Peneliti Universitas Gadjah Mada, Ari Utarini, menjelaskan Wolbachia bukanlah rekayasa genetik dan bisa ditemukan pada kurang lebih 50% serangga di alam. Bakteri Wolbachia akan dimasukkan ke nyamuk Aedes aegypti betina, sehingga bila betina itu kawin, telurnya sudah berbakteri Wolbachia. 

Selanjutnya telur nyamuk ini kemudian diletakkan di tempat tinggal masyarakat, kemudian menetas dan menjadi nyamuk dewasa. Siklus ini akan terjadi terus menerus sehingga menekan jumlah penyakit DBD. 

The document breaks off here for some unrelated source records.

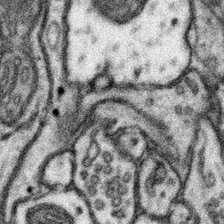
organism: Mouse
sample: Somatosensory cortex neuropil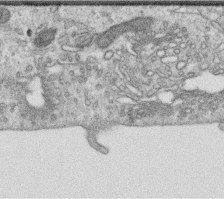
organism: Human
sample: Centriole in RPE cells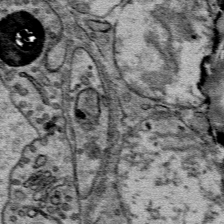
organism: Mouse
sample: Mouse Salivary gland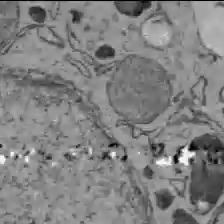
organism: C57BL Mouse
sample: Liver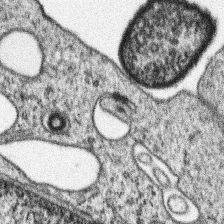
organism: Human
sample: HeLa cells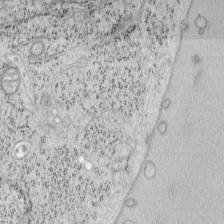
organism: Mouse
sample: OT-I killer T cells with ID8 ovarian cancer cells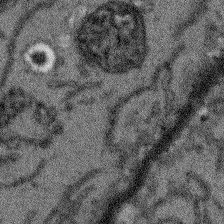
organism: Arabidopsis thaliana
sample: Root tip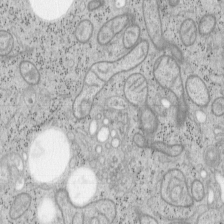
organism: Mouse
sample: OT-I killer T cells with ID8 ovarian cancer cells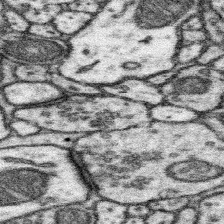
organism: Mouse
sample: Somatosensory cortex neuropil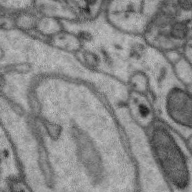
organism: Zebra finch
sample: Brain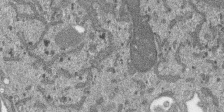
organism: Human
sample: Lung epithelial cells infected with SARS-CoV-2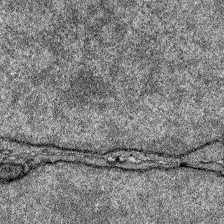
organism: Zebrafish
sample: Larval olfactory bulb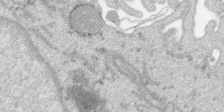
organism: Human
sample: Lung epithelial cells infected with SARS-CoV-2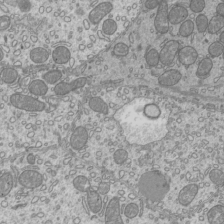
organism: Mouse
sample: Cilia; mouse epididymis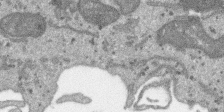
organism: Human
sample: Lung epithelial cells infected with SARS-CoV-2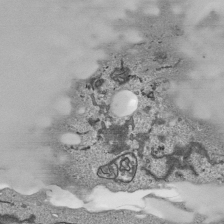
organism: Human
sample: Mitochondria in HCT116 cells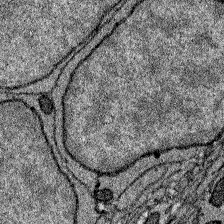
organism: Zebrafish
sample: Larval olfactory bulb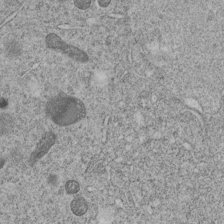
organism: C. elegans
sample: C. elegans embryo early stage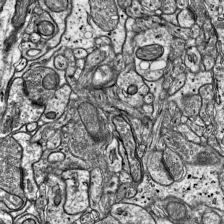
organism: Mouse
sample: Visual Cortex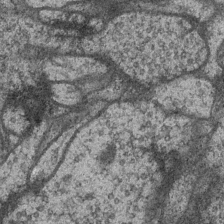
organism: Drosophila
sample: Optic medulla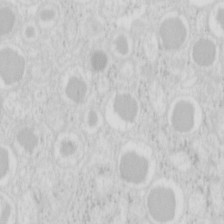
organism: Mouse
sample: Pancreas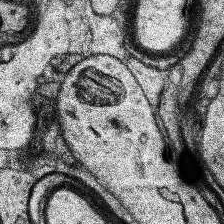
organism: Human
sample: Temporal Lobe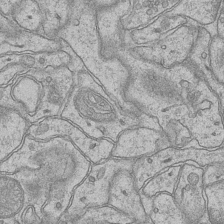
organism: Mouse
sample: CA1 Hippocampus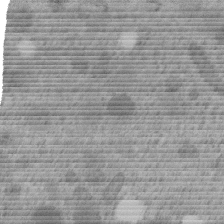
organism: C. elegans
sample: C. elegans embryo early stage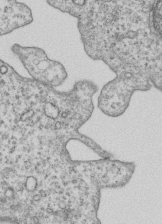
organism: Human
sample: MDA-MB-231 cells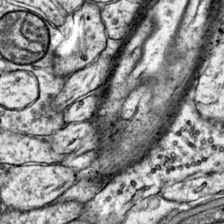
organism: Mouse
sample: Primary visual cortex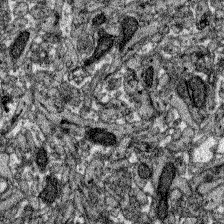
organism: Zebrafish
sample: Larval olfactory bulb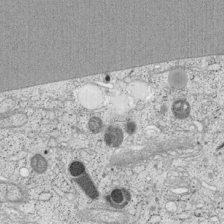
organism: African green monkey
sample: COS-7 cells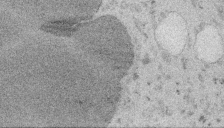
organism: Embia sp.
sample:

Meski demikian, Wolbachia gunakan sebagai pelengkap penanganan DBD, bukan menggantikan program yang sudah ada seperti vaksin dan fogging. Lebih lanjut, epidemiolog UGM Riris Andono Ahmad menemukan ada potensi Wolbachia mengeliminasi DBD. Oleh sebab itu pihaknya akan memberhentikan intervensi dan memantau perkembangan Wolbachia di sana.

 “Memang akan tetap ada kasus dengue karena infeksi orang yang datang dari luar daerah. Tapi melihat bagusnya efek di Yogyakarta, ini memberi harapan mencapai eliminasi dengue,” kata Andono.